* _Assigned task_
Using the material below, repeat exactly the lines from the one with "Chiesa di San" through the one with "Herbst-Shooting mit Ella Endlich", ends included, without any images.

* _Records_

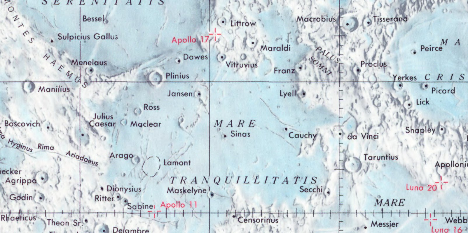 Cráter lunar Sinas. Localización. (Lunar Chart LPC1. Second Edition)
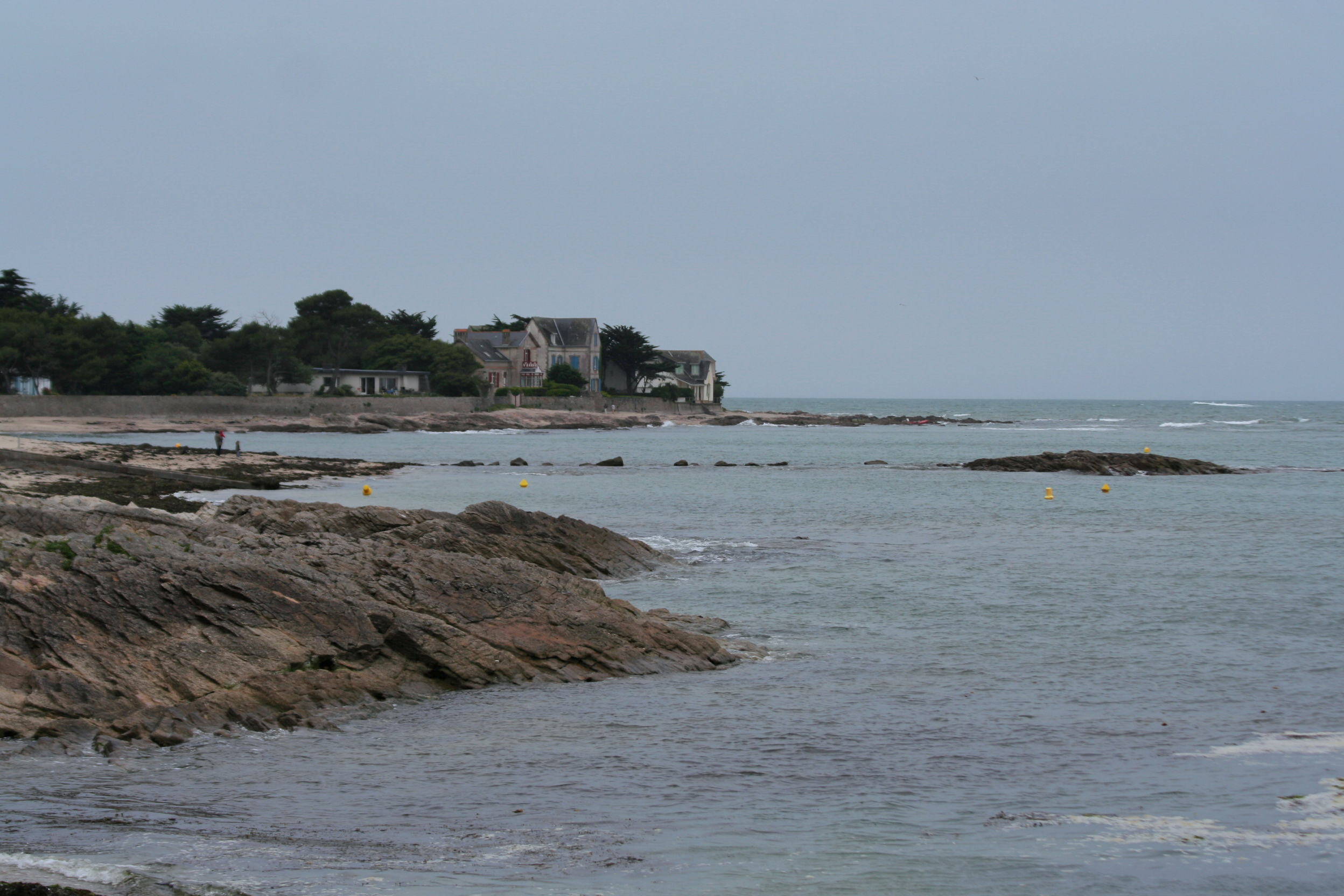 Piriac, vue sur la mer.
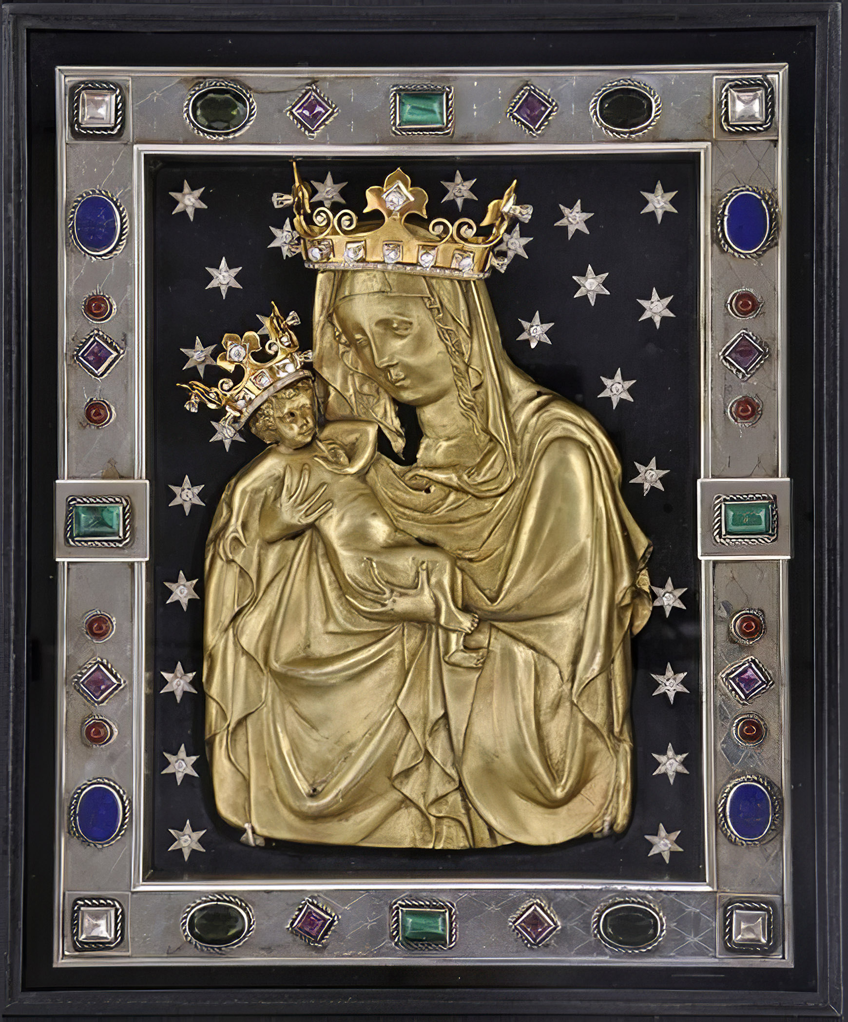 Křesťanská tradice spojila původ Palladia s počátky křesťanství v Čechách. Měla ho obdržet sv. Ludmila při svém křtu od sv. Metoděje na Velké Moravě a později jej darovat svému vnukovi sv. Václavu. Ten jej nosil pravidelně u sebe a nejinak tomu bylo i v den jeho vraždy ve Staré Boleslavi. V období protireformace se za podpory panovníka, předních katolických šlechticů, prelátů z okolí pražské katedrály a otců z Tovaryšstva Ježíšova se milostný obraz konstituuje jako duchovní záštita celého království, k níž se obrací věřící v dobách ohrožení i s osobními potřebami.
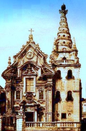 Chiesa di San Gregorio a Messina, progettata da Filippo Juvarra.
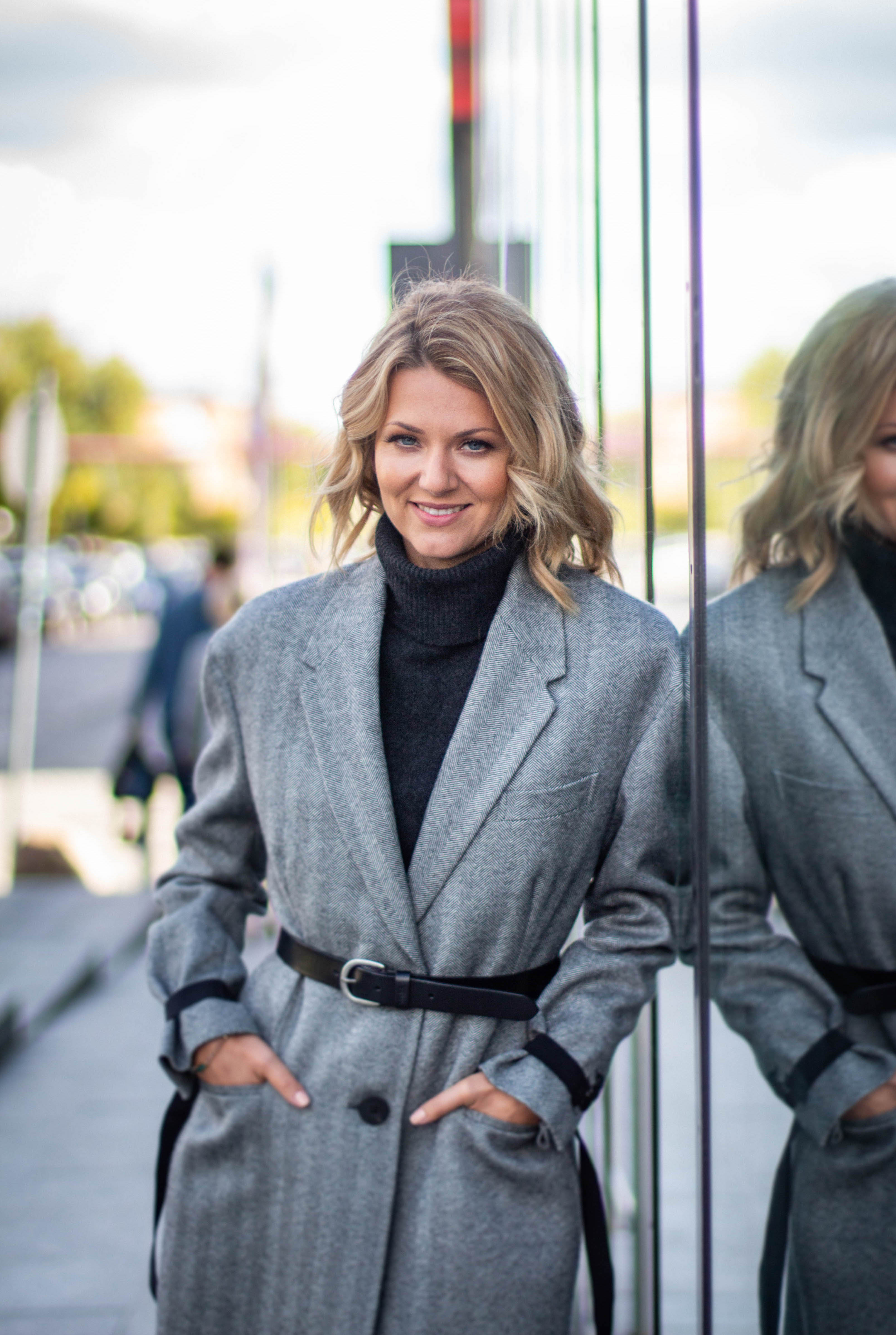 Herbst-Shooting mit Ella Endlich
--
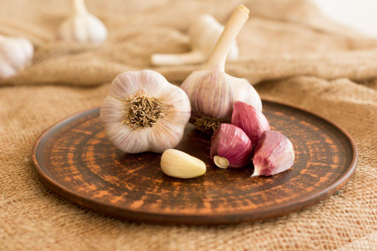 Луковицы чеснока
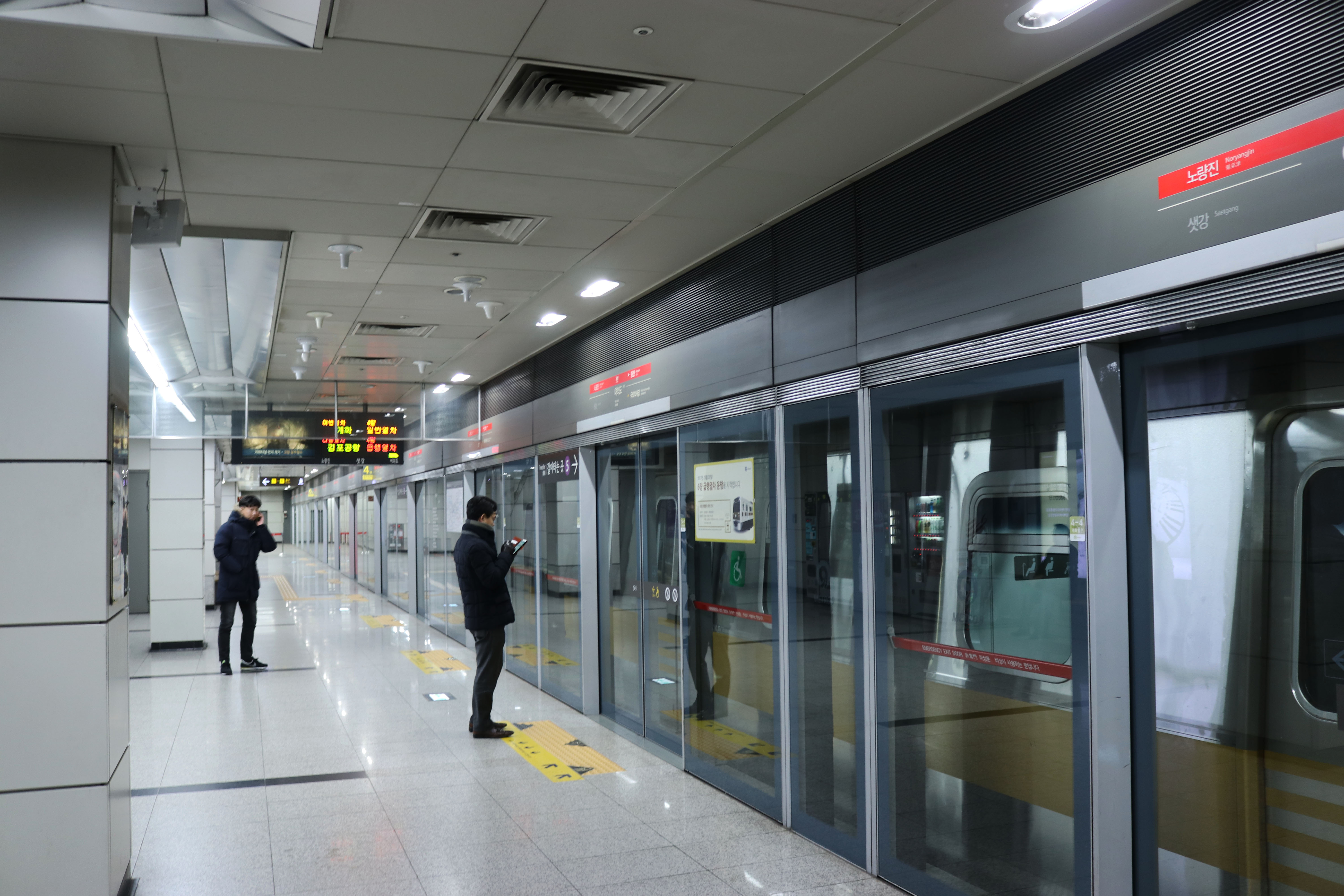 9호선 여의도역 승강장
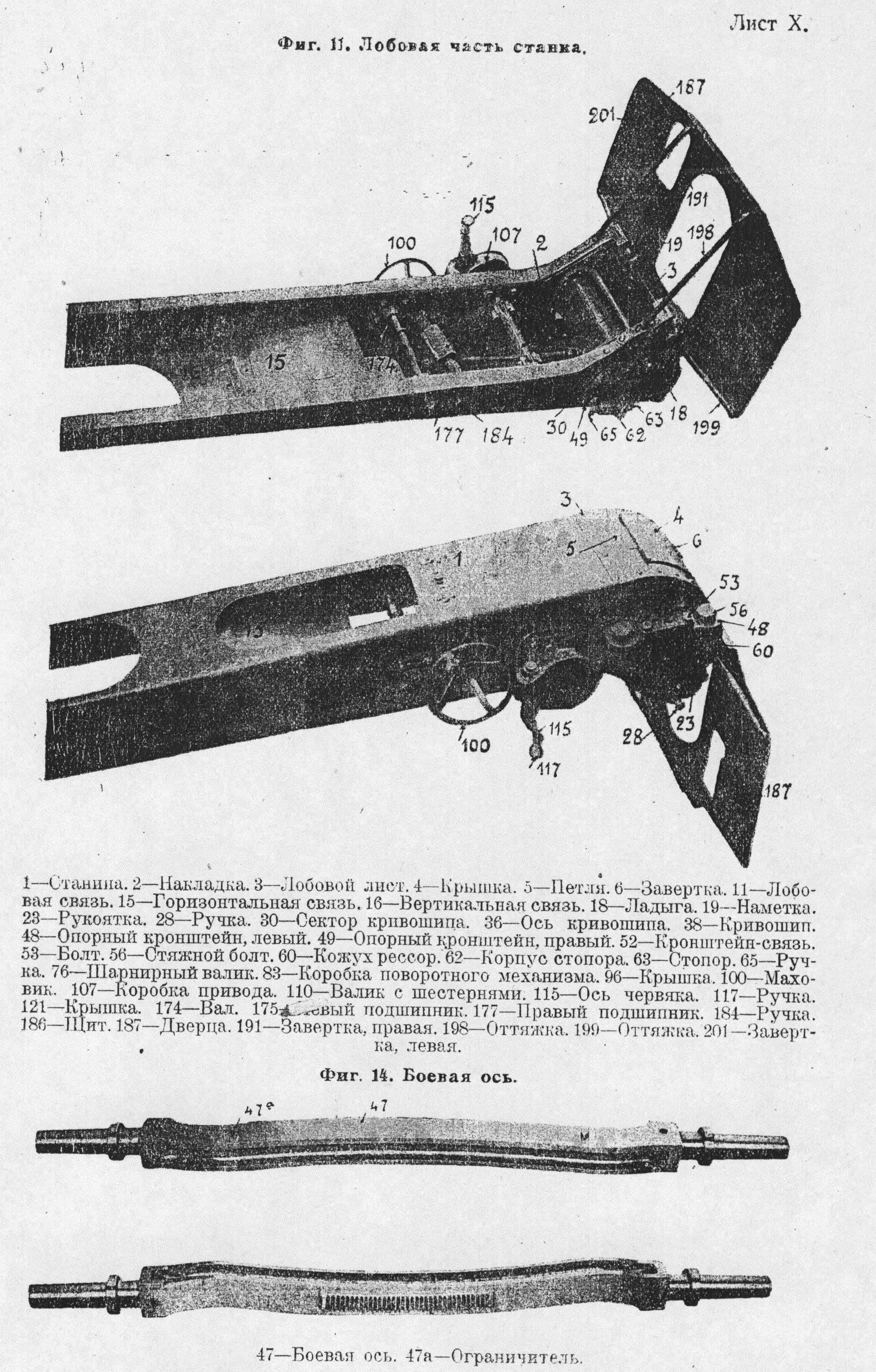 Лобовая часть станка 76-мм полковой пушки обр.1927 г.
--
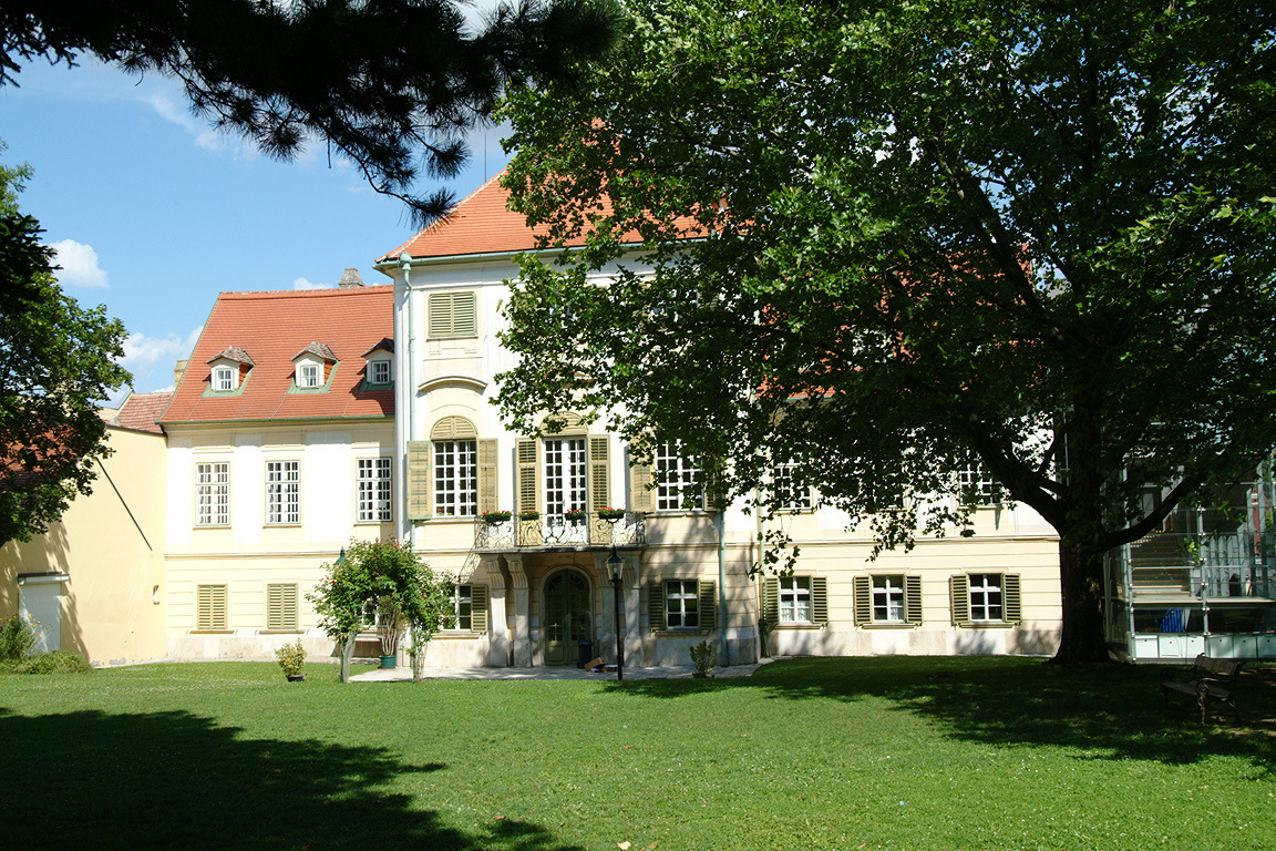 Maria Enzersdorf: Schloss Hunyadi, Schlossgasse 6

* _Result for this exercise_
 Chiesa di San Gregorio a Messina, progettata da Filippo Juvarra.
 Herbst-Shooting mit Ella Endlich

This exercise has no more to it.